India should cut corporate tax, go for inheritance levy: OECD

India should bring down corporate tax rate to 25 percent, introduce inheritance tax and provide certainty in rules, global think-tank OECD said.

NEW DELHI: India should bring down corporate tax rate to 25 percent, introduce inheritance tax and provide certainty in rules, global think-tank OECD said today, taking the line that demonetisation will benefit the economy in the long run.

In its Economic Survey of India, the OECD said comprehensive tax reforms, especially the goods and services tax, "would lift all boats" and raise revenue helping the government effectively deal with high poverty rate. Observing that poverty is still high despite growing prosperity, the survey suggested that living conditions across the states could be improved by focusing on farm output, urban infrastructure, liberalised product and labour market.

"A comprehensive reform of property, personal income and corporate taxes is needed to complement the GST reform. It should aim at raising more revenue to fund social and physical infrastructure in a way that supports economic growth, promote social justice and empower sub-national governments to better respond to local needs," the survey said.

It recommended, "gradual reduction in the corporate income tax from 30 per cent to 25 per cent while broadening the tax base and providing certainty regarding tax rules and their implementation".

Among other things, it suggested eliminating tax expenditures that benefit the rich most and freezing of the income thresholds for levying taxes. Noting that wealth in India is extremely concentrated, the OECD made a case for the introduction of inheritance tax with a high exemption threshold and raising the scope for property tax.

"There is also scope to raise more revenue by less distortive property taxes. Raising more revenue from recurrent property taxes would require granting municipalities more power to implement them and set tax rates, and establishing up-to-date property values," the OECD said.

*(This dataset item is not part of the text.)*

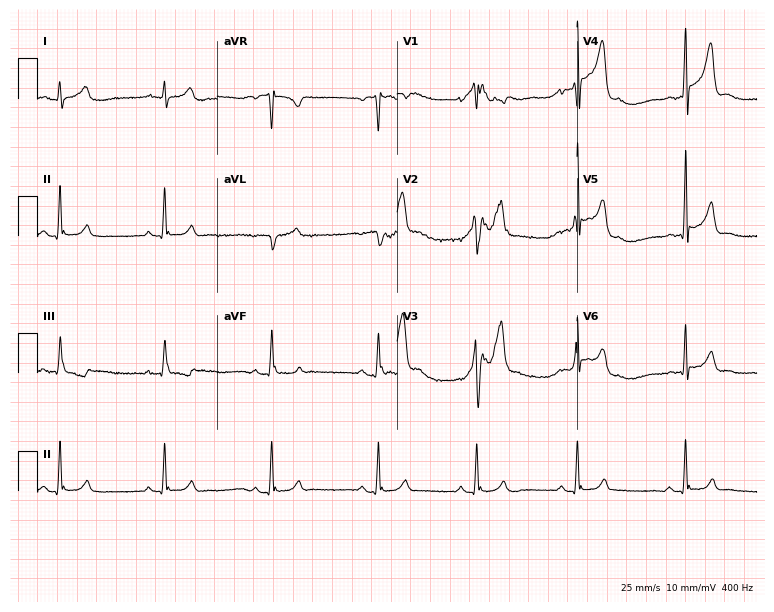
ECG (7.3-second recording at 400 Hz) — a man, 28 years old. Screened for six findings — first-degree AV block, right bundle branch block, left bundle branch block, sinus bradycardia, atrial fibrillation, sinus tachycardia — none is recorded. Findings outside these six are not listed.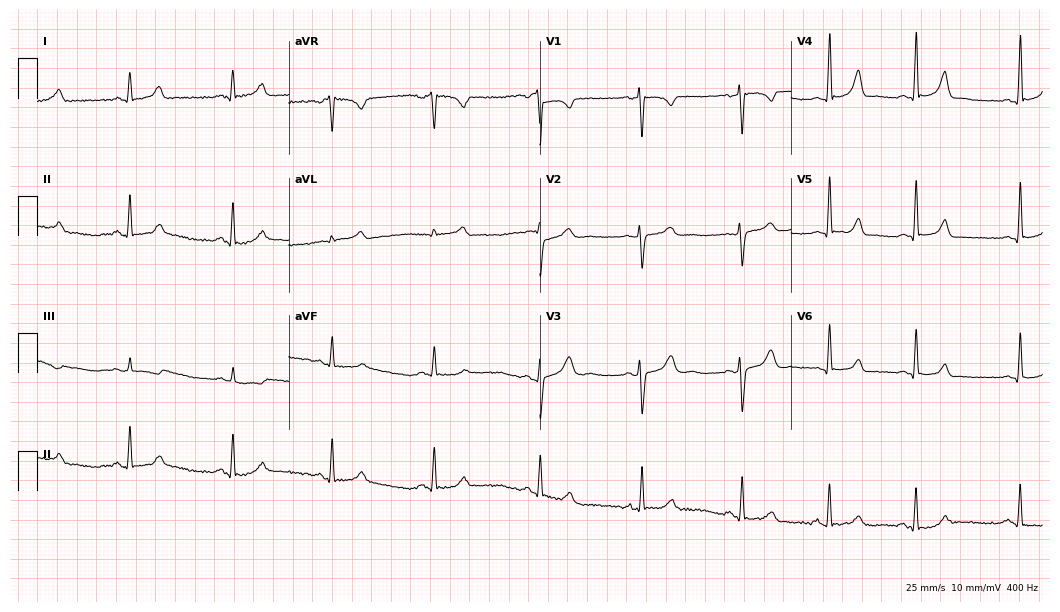
ECG (10.2-second recording at 400 Hz) — a 31-year-old female. Labelled as a normal ECG.

The government plans an ambitious base-broadening and rate-reducing tax reform under which the tax rate for resident companies will be lowered to 25 per cent over 5 years till March 2021. It said demonetisation complements many initiatives recently taken by the government to fight corruption, black money and reduce tax evasion.

"Implementing the demonetisation has had transitory and short-term costs, but should have long-term benefits. The temporary cash shortage and wealth destruction, as fake currency and part of the illegal cash will not be redeemed, have affected in particular private consumption," the OECD said. "The shift towards a less-cash economy and formalisation should, however, improve the financing of the economy and availability of loans (as a result of the shift from cash to bank deposits) and should promote tax compliance."

The Organisation for Economic Cooperation and Development (OECD) is a global policy forum that promotes policies to improve the economic and social well-being of people around the world.

It felt that banks will need more capital to safeguard financial stability and meet Basel III requirements. "The ongoing consolidation process among public banks is welcome and should continue. However, some banks may need to be closed down or merged with other banks," it added.

According to the OECD, lowering of debt to GDP ratio, which stood at 69 per cent in 2015-16, will require some fiscal tightening. The OECD also suggested establishment of an independent fiscal council as it would improve the government's credibility and accountability in dealing with fiscal issues.

"A fiscal council in India could monitor the implementation of the fiscal strategy, and in particular the consistency of the annual budgets with the medium-term path, and assess when a correction is required and at what pace," it said.